核心概念
Evaluation of privacy impact from non-private pre-processing in machine learning pipelines.
要約
The content discusses the overlooked privacy cost of data-dependent pre-processing in differentially private machine learning pipelines. It introduces a framework using Smooth DP and sensitivity analysis for pre-processing algorithms. The impact of common pre-processing techniques like deduplication, quantization, data imputation, and PCA on overall privacy guarantees is evaluated. The article also explores the necessity of conducting privacy analysis across the entire ML pipeline and proposes a PTR-inspired framework for unconditional privacy guarantees.
Abstract:
- Proposes a framework to evaluate additional privacy cost from non-private data-dependent pre-processing.
- Introduces technical notions: Smooth DP and sensitivity analysis for pre-processing algorithms.
- Evaluates impact of common pre-processing techniques on overall privacy guarantees.
Introduction:
- Discusses growing emphasis on user data privacy with Differential Privacy (DP).
- Highlights standard practices like data imputation, deduplication, and dimensionality reduction in ML.
- Explores challenges to privacy guarantee due to dependencies introduced by pre-processing.
Data Extraction:
- "A straightforward method to derive privacy guarantees for this pipeline is to use group privacy where the size of the group can be as large as the size of the dataset."

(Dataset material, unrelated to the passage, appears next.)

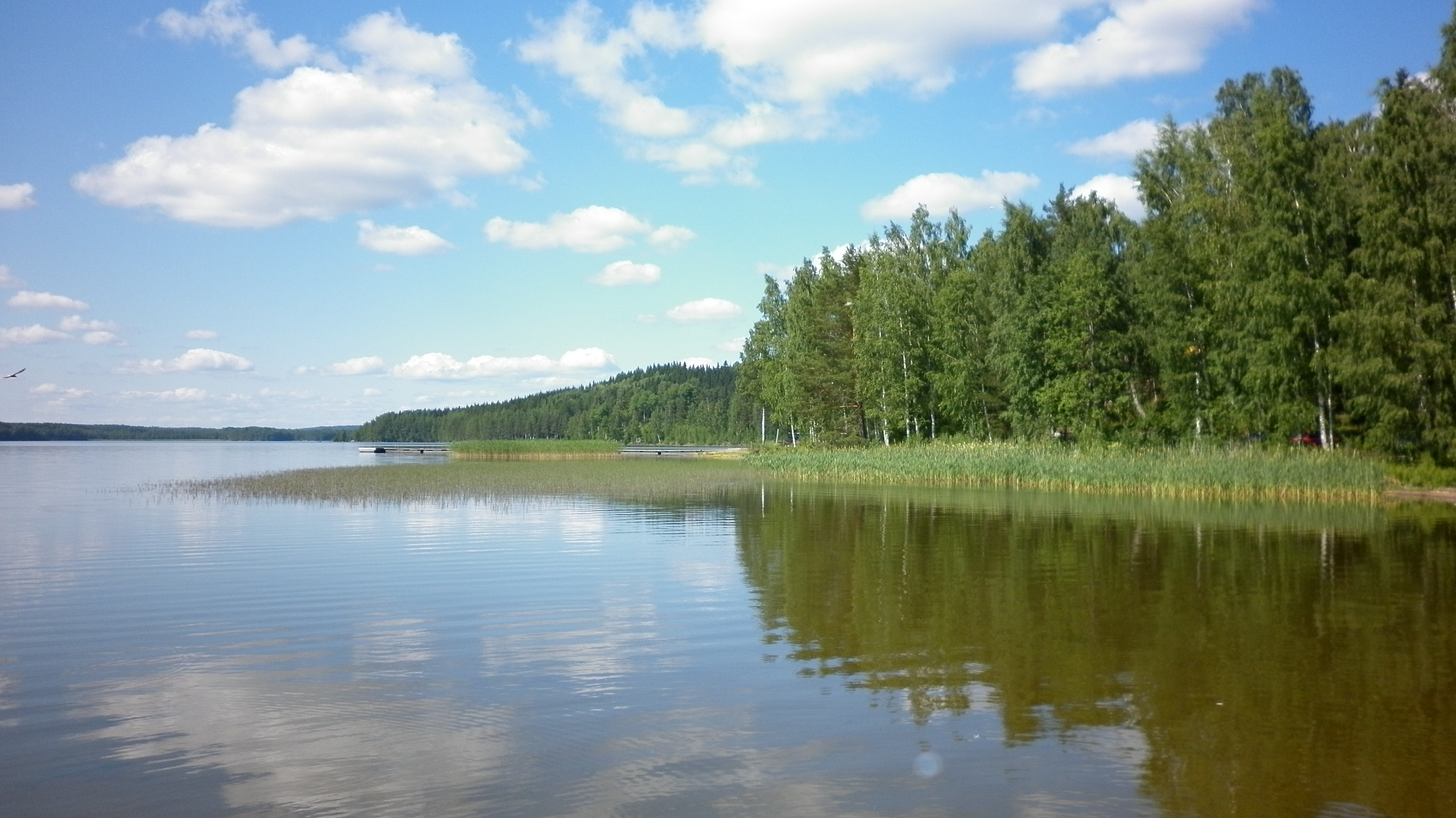 Ormajärven kaislikkoa untulanrannasta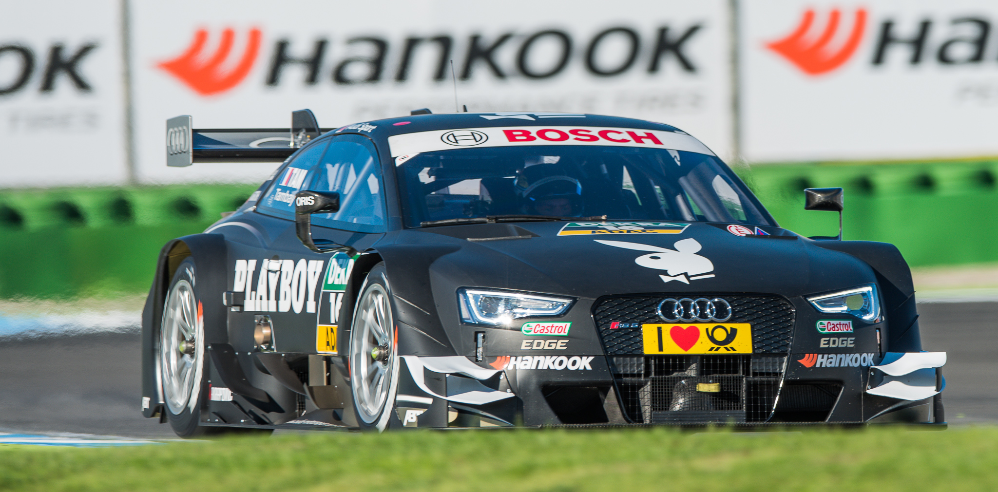 Abt Sportsline GmbH,Adrien Tambay,DTM,Deutsche Tourenwagen Masters,Hockenheimring,Motorsport,Playboy Audi RS 5 DTM

- "In contrast, Table 2 demonstrates that the RDP parameter ε of most private mechanisms increases to O(τε) for SRDP."
Quotations:
- "Our work shows that the overall privacy cost of pre-processed DP pipeline can be bounded with minimal degradation in privacy guarantee."
統計
A straightforward method to derive privacy guarantees for this pipeline is to use group privacy where the size of the group can be as large as the size of the dataset.
In contrast, Table 2 demonstrates that the RDP parameter ε of most private mechanisms increases to O(τε) for SRDP.
引用
"Our work shows that the overall privacy cost of pre-processed DP pipeline can be bounded with minimal degradation in privacy guarantee."